By EGMO lemma 1.42 it suffices to prove that $X$ and $Y$ are midpoints of their respective arcs which can be proved by proving $C,I,X$ are collinear

Let's first prove that $X$ and $Y$ are the midpoint of their respective arcs. It suffices to prove that $AMIN$ is a rhombus. let $BC=a$ and define $b,c$ respectively. $AN=b*\frac {c}{a+b+c}=c*\frac {b}{a+b+c}=AM$. Thus, $IA$ is perpendicular to $XY$ and since $\angle XIY=\angle BAC=180-\angle XZY$(easy angle chasing), $I$ is the orthocenter of $\triangle XYZ$.

So first of all I will define some phantom points..... $Y'$ is the midpoint of the arc $AC$, and $X'$ is the midpoint of the arc $AB$ In this post I will show that $Y'\equiv Y$ By an easy angle-chase one can get that $CINY'$ is cyclic ( $\angle INC = \angle IY'C = \angle BAC$) So now we know that $\angle INY' = 90+ \frac{1}{2} \angle BAC$ Now from the problem we know that $ANIM$ is a rhombus (because of the angles $\angle IAN =\angle AIN$, thus $AN=NI$ same holds for $\triangle AMI$) Thus $\angle INM = 90 - \frac{1}{2}\angle BAC$ So now we see that $\angle INY' + \angle INM = 180$ Thus we see that $Y' \equiv Y$ So we do the same procedure for $X'$.Thus points $X,Y$ are midpoints of arcs. So now by the EGMO lemma 1.42, we have proven the problem.......

EulersTurban wrote: So first of all I will define some phantom points..... $Y'$ is the midpoint of the arc $AC$, and $X'$ is the midpoint of the arc $AB$ In this post I will show that $Y'\equiv Y$ By an easy angle-chase one can get that $CINY'$ is cyclic ( $\angle INC = \angle IY'C = \angle BAC$) So now we know that $\angle INY' = 90+ \frac{1}{2} \angle BAC$ Now from the problem we know that $ANIM$ is a rhombus (because of the angles $\angle IAN =\angle AIN$, thus $AN=NI$ same holds for $\triangle AMI$) Thus $\angle INM = 90 - \frac{1}{2}\angle BAC$ So now we see that $\angle INY' + \angle INM = 180$ Thus we see that $Y' \equiv Y$ So we do the same procedure for $X'$.Thus points $X,Y$ are midpoints of arcs. So now by the EGMO lemma 1.42, we have proven the problem....... What isEGMOlemma 1.42?

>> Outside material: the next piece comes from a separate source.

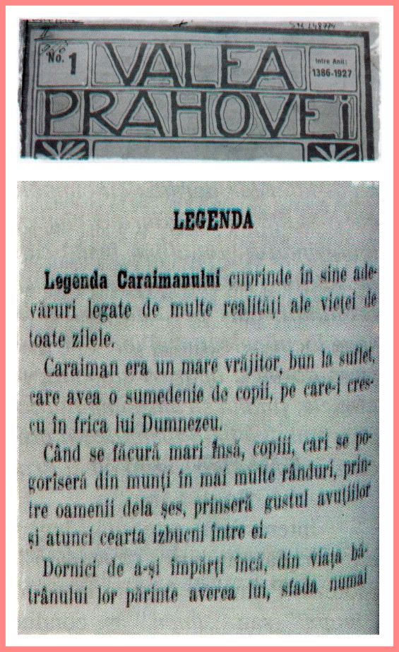 Extras din Legenda Caraimanului apărută în anul 1927 în revista Valea Prahovei nr. 1/1927, pag. 16 - 17

probably this Quote: Lemma 1.42 Let $ABC$ be an acute triangle inscribed in circle $\omega$. Let $X$ be the midpoint of the arc $BC$ not containing $A$ and define $Y,Z$ similarly. Show that the orthocenter of $\triangle{XYX}$ is the incenter $I$ of $\triangle{ABC}$ a lemma in the book Euclidean Geometry in Mathematical Olympiads by Evan Chen

parmenides51 wrote: probably this Quote: Lemma 1.42 Let $ABC$ be an acute triangle inscribed in circle $\omega$. Let $X$ be the midpoint of the arc $BC$ not containing $A$ and define $Y,Z$ similarly. Show that the orthocenter of $\triangle{XYX}$ is the incenter $I$ of $\triangle{ABC}$ a lemma in the book Euclidean Geometry in Mathematical Olympiads by Evan Chen Thanks

Or just note that $XI\perp YZ$ and the reflection of $I$ across $YZ$, which is $A$, lies on $(XYZ)$.

In fact, we can generalize so that $I$ does not have to be the incenter, it can be any point on the $A$-angle bisector.